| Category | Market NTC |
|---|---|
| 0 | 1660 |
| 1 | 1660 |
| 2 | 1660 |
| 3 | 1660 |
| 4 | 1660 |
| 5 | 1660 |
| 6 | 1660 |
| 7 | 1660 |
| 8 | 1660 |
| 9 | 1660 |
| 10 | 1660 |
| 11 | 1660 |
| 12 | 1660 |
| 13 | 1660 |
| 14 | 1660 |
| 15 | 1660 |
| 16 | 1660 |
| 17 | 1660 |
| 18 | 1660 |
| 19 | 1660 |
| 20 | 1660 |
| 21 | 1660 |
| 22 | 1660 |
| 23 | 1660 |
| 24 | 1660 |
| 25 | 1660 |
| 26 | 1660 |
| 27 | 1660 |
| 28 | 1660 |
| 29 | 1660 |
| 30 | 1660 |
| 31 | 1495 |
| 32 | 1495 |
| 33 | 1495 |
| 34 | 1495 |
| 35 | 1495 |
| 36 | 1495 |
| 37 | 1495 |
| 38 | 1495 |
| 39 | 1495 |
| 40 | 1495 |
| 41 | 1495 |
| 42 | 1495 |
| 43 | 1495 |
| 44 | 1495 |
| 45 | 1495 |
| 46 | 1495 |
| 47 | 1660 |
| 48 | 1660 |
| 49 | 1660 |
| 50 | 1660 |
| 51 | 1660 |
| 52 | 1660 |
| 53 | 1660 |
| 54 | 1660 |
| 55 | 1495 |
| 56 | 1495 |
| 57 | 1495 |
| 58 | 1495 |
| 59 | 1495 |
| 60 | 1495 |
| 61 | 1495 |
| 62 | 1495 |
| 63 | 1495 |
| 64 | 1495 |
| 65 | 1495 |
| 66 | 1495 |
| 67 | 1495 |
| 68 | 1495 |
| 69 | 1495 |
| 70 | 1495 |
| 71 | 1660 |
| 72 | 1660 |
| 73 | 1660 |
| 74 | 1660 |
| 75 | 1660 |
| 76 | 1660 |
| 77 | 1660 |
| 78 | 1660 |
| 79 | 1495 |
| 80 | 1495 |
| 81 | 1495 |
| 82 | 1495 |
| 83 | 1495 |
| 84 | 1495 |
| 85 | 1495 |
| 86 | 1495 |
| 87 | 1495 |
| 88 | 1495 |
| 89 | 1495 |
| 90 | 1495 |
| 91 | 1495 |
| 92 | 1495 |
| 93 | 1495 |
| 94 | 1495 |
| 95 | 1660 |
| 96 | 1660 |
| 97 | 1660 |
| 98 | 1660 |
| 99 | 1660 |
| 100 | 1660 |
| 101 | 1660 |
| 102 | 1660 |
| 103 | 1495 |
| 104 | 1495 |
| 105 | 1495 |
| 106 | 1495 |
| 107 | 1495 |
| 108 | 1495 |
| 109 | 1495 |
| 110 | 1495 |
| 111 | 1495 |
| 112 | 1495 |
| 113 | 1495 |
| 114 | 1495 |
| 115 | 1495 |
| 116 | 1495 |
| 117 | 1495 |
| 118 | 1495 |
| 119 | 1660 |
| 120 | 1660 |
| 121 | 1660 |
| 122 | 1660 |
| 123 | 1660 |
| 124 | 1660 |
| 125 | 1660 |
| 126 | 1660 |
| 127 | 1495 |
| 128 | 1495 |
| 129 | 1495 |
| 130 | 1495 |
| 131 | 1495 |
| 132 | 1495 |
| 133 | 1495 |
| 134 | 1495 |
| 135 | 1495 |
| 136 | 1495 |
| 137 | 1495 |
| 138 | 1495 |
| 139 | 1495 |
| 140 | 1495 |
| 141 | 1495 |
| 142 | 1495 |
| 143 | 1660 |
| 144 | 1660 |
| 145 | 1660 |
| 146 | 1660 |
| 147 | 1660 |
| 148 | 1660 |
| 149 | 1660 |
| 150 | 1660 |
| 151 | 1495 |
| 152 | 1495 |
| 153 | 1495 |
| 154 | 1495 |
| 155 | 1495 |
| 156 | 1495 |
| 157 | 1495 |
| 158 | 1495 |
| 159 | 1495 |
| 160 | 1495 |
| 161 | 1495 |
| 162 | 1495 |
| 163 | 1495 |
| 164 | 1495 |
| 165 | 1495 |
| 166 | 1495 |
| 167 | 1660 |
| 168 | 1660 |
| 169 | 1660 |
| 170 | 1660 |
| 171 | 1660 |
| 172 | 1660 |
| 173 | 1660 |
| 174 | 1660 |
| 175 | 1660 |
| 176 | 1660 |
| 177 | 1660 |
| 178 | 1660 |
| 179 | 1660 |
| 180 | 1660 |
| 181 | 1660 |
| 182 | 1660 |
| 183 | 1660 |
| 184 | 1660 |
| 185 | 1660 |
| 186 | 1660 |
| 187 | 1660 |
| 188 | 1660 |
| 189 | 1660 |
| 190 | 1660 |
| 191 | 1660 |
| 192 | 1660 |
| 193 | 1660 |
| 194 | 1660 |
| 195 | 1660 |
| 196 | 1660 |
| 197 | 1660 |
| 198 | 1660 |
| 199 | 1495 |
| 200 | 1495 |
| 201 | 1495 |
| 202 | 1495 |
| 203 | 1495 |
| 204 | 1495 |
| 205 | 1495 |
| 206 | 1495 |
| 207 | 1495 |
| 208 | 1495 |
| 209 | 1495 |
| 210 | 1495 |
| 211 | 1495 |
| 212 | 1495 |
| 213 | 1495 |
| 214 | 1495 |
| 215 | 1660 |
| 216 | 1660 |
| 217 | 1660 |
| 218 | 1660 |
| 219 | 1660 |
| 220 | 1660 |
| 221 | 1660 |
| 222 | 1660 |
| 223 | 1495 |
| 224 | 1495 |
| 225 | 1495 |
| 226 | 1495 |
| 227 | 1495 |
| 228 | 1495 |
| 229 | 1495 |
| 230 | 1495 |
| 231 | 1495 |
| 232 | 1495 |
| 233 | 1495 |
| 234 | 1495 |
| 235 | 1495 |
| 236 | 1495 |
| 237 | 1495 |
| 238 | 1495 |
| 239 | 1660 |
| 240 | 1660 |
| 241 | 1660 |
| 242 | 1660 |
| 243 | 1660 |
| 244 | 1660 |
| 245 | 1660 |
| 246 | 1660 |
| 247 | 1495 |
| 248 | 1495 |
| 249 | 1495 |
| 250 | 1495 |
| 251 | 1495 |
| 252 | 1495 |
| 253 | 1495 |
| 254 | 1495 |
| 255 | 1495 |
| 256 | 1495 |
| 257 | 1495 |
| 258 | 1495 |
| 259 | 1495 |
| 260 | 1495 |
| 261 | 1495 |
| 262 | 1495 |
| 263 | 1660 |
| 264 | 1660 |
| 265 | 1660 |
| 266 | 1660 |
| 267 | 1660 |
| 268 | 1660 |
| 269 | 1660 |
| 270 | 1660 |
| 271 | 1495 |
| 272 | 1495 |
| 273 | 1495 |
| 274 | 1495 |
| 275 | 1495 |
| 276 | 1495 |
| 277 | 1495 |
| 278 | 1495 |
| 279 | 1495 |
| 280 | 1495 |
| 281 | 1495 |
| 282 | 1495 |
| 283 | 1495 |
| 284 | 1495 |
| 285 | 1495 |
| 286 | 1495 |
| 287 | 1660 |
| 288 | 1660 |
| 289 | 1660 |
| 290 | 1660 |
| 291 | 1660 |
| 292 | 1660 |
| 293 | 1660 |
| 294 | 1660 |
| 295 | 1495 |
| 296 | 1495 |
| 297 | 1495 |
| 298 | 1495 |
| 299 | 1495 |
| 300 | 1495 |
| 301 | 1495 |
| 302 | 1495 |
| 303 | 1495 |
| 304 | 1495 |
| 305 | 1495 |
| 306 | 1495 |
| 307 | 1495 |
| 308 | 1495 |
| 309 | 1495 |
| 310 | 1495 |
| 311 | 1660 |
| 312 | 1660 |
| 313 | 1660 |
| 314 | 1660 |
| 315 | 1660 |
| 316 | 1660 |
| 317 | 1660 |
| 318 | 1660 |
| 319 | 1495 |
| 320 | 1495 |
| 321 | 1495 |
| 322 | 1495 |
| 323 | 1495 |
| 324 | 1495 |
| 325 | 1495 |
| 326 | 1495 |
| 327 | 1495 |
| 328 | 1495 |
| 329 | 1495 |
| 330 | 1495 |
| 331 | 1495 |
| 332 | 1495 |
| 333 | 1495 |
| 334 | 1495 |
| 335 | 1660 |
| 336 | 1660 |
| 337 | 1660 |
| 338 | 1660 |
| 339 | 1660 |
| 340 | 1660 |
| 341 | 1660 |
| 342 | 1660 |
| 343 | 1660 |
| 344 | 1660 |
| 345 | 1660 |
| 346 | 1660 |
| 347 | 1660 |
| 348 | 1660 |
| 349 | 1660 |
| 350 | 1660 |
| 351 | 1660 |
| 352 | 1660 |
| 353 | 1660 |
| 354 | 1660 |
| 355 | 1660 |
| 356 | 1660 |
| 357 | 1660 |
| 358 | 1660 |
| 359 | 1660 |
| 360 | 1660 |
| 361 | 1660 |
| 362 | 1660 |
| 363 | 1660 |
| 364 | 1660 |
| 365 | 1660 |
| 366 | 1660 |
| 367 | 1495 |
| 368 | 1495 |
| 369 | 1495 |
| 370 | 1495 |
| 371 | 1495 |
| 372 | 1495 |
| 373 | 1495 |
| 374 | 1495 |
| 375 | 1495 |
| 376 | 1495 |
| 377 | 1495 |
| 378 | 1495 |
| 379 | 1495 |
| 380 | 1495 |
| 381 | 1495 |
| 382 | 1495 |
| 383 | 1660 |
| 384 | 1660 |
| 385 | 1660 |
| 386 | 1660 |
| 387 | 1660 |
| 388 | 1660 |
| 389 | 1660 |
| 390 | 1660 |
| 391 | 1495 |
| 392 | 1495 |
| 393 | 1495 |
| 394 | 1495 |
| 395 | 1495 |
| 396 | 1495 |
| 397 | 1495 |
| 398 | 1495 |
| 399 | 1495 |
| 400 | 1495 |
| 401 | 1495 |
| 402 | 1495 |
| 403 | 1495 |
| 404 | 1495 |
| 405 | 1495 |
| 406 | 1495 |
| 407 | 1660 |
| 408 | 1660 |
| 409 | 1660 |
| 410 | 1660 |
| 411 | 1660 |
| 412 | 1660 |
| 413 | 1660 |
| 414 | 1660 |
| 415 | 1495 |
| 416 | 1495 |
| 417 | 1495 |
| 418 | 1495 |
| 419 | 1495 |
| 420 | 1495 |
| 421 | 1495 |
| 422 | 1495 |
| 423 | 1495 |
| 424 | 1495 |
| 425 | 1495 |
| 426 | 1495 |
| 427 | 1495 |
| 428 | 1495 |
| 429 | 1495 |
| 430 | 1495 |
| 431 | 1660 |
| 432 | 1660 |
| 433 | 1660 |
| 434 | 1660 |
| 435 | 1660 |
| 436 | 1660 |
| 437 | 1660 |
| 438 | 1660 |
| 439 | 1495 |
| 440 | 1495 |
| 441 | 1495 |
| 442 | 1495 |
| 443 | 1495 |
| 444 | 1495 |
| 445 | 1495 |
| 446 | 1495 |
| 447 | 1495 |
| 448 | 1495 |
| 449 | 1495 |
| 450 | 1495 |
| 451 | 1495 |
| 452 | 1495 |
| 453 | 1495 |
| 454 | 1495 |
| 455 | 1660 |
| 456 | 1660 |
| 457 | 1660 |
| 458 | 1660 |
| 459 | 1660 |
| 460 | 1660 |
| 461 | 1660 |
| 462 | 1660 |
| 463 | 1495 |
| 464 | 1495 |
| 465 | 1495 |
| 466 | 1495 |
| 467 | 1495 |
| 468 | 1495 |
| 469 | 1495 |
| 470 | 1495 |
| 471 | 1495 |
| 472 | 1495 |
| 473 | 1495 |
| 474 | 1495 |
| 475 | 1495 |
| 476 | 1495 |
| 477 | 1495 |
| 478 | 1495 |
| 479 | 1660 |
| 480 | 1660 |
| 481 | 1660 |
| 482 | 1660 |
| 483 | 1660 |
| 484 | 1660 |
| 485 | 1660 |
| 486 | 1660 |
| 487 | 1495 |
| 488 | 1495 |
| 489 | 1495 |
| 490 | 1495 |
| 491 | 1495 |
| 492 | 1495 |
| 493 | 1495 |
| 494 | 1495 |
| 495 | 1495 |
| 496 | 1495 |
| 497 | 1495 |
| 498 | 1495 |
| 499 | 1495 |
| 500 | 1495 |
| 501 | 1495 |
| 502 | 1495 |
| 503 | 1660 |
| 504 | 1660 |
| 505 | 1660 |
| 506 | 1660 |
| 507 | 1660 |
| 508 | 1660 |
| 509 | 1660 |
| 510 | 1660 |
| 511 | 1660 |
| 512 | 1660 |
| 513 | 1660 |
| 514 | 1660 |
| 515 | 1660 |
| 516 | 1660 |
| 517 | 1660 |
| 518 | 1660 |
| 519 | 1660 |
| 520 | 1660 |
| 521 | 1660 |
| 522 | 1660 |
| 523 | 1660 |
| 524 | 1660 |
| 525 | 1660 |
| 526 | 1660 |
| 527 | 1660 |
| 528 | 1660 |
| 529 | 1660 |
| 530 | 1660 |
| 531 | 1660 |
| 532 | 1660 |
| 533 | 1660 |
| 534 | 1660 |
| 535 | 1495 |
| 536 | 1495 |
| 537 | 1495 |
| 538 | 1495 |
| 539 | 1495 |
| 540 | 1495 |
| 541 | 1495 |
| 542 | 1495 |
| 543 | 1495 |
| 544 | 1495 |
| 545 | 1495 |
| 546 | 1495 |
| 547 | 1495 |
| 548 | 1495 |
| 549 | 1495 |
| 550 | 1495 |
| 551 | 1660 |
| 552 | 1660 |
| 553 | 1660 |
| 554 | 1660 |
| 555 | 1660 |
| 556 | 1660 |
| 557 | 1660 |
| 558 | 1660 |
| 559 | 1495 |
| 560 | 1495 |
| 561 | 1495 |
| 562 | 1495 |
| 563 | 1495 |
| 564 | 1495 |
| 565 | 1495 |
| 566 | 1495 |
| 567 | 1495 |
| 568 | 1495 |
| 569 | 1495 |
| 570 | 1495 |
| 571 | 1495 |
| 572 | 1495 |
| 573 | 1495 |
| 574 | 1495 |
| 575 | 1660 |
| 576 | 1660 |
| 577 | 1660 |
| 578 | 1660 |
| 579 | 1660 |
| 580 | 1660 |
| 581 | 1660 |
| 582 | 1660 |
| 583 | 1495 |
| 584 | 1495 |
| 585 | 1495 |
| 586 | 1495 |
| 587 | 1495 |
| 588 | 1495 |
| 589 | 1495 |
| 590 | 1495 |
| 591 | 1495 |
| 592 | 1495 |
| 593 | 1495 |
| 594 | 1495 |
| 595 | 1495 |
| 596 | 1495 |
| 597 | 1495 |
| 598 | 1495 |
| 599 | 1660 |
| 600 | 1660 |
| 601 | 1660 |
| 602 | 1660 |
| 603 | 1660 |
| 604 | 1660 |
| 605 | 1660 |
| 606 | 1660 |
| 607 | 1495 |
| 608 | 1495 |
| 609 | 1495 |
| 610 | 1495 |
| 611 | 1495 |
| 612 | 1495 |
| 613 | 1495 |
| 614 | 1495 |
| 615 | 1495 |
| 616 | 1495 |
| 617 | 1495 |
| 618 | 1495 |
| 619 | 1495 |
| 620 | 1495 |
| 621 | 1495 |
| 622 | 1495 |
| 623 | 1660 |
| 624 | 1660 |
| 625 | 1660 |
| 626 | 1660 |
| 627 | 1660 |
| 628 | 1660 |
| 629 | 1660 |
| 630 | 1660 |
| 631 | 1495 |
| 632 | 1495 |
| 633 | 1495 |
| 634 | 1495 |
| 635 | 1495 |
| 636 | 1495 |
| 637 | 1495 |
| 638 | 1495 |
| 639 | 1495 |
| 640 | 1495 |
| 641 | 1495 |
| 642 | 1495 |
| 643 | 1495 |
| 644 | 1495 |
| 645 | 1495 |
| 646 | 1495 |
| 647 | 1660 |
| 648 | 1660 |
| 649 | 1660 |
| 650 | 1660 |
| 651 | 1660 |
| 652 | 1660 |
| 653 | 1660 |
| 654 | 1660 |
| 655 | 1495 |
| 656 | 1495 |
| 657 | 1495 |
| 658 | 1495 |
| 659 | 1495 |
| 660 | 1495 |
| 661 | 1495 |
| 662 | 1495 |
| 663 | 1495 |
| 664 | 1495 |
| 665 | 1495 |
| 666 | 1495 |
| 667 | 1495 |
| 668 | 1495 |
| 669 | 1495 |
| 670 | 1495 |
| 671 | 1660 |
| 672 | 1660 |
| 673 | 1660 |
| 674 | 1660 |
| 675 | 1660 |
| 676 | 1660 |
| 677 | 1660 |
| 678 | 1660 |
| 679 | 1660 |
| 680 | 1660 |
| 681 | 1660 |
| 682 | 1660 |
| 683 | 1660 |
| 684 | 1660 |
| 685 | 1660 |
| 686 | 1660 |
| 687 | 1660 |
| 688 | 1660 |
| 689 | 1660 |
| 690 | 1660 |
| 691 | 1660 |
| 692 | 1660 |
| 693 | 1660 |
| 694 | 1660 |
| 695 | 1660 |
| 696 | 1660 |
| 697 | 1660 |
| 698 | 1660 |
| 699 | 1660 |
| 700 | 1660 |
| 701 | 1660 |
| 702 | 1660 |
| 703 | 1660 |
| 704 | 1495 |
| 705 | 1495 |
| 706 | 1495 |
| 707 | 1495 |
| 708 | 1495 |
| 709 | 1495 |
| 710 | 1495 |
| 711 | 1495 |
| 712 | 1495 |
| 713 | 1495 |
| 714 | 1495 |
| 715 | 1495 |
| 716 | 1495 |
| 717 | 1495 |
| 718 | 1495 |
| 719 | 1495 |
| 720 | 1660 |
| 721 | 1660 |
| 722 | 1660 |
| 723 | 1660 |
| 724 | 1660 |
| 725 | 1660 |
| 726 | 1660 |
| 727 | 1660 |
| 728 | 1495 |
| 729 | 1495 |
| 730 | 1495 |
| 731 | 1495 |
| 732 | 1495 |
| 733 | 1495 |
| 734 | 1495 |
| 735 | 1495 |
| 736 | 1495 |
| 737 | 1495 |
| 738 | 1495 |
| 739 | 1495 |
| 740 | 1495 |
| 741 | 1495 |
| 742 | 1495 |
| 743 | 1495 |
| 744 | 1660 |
...
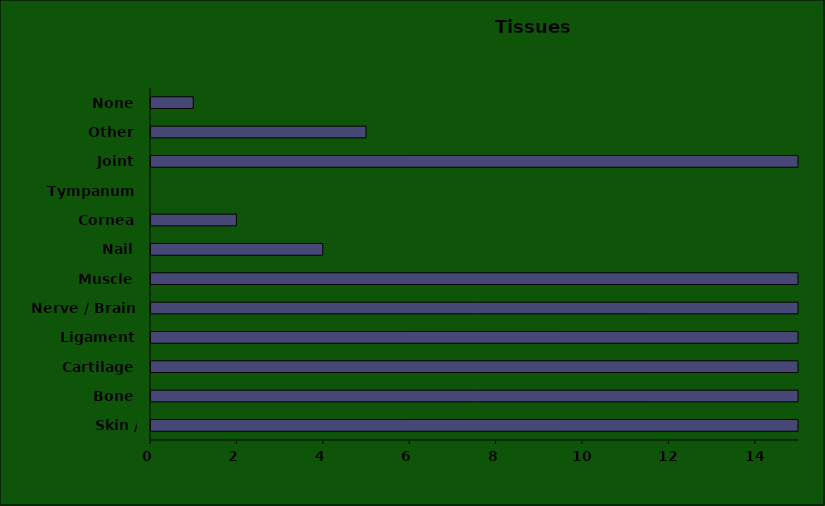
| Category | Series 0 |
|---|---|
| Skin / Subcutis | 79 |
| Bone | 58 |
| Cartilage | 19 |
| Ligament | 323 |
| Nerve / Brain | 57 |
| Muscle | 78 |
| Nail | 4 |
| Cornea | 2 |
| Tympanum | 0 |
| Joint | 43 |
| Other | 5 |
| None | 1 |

— What the task asks —
In the listing above, the lines from the one containing "495 | 1495 |" through the one containing "515 | 1660 |" must be set down exactly, with no other lines.

— Response to the task —
| 495 | 1495 |
| 496 | 1495 |
| 497 | 1495 |
| 498 | 1495 |
| 499 | 1495 |
| 500 | 1495 |
| 501 | 1495 |
| 502 | 1495 |
| 503 | 1660 |
| 504 | 1660 |
| 505 | 1660 |
| 506 | 1660 |
| 507 | 1660 |
| 508 | 1660 |
| 509 | 1660 |
| 510 | 1660 |
| 511 | 1660 |
| 512 | 1660 |
| 513 | 1660 |
| 514 | 1660 |
| 515 | 1660 |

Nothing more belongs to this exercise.